--- Exercise prompt ---
Transcribe, word for word and without additions, each line below from the one containing "sample: Dividing mouse embryo 1 cell stage" through the one containing "sample: Temporal Lobe", both ends included.

--- Extracted data ---
────
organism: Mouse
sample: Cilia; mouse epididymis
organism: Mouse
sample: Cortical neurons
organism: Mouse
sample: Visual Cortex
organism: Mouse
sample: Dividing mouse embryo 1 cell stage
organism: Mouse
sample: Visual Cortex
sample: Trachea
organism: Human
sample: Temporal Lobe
────
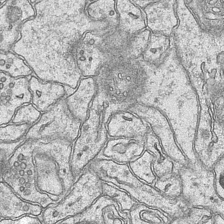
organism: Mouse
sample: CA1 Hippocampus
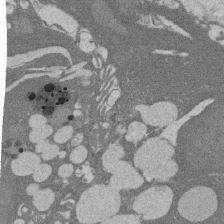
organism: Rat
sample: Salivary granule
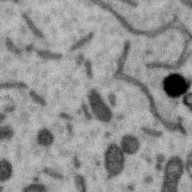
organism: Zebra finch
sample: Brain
────
--- Exercise response ---
sample: Dividing mouse embryo 1 cell stage
organism: Mouse
sample: Visual Cortex
sample: Trachea
organism: Human
sample: Temporal Lobe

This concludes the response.